- GIVEN RECORDS:
********************

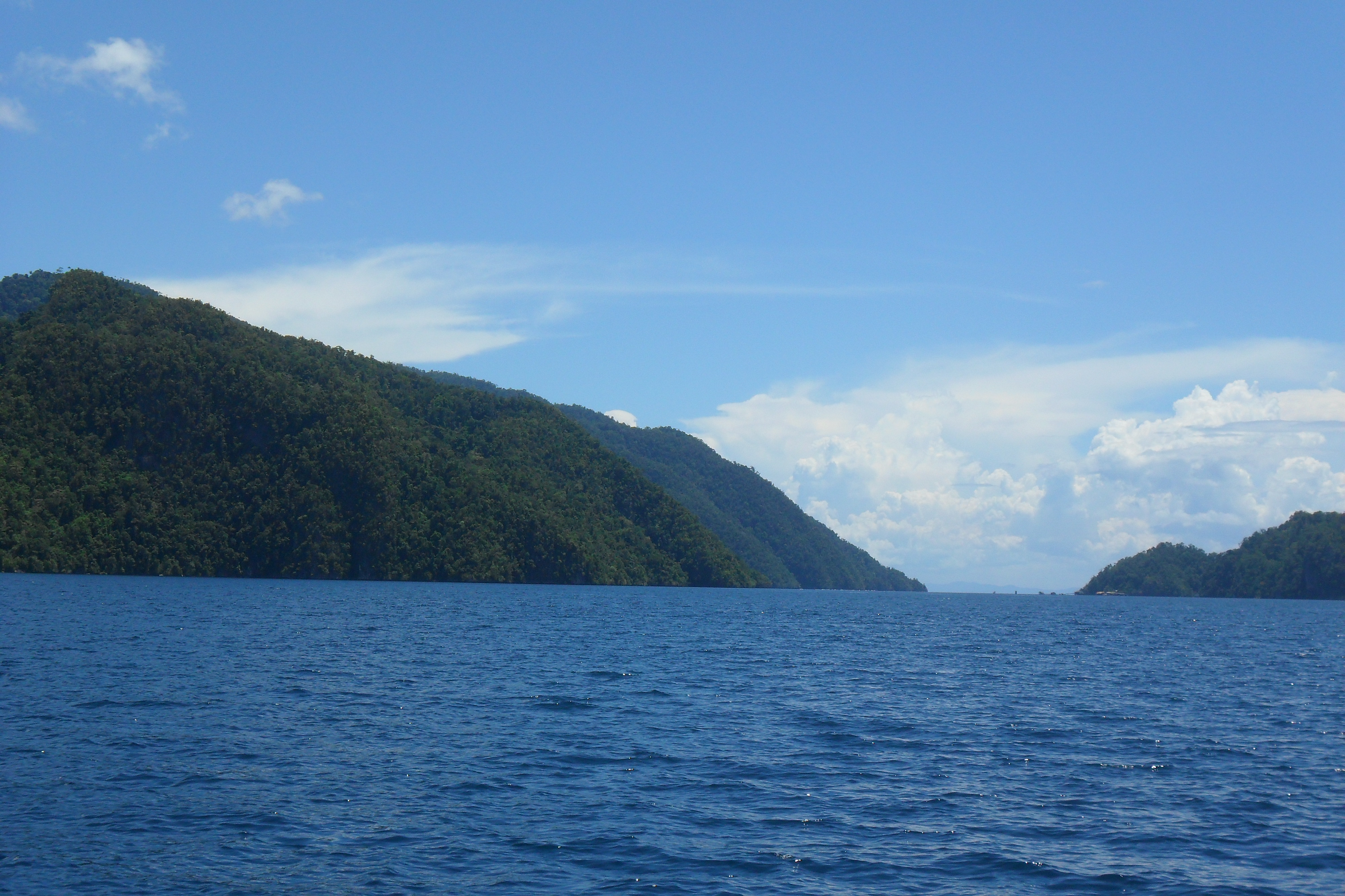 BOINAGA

********************

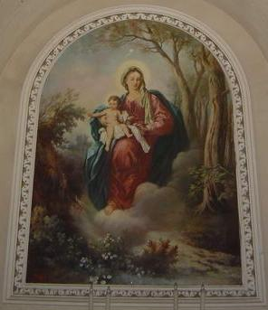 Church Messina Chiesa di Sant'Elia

********************

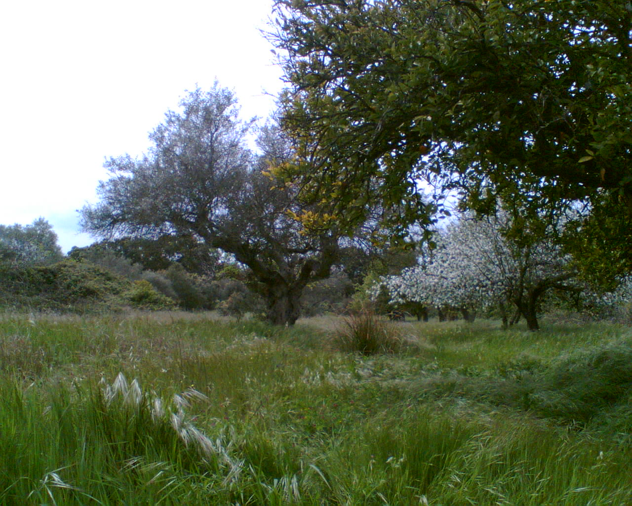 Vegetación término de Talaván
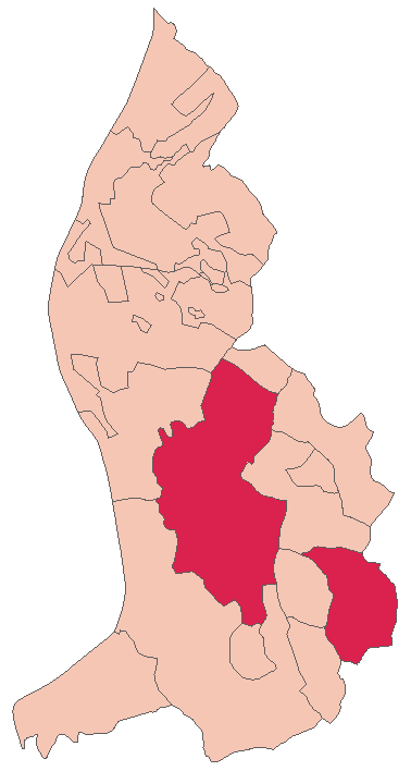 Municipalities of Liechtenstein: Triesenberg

********************

- EXERCISE:
Only one stretch of the data is wanted: write out exactly the lines from the one holding "Vegetación término de Talaván" through the one holding "Municipalities of Liechtenstein: Triesenberg", both included, without the pictures.

- RESPONSE BELOW:
 Vegetación término de Talaván
 Municipalities of Liechtenstein: Triesenberg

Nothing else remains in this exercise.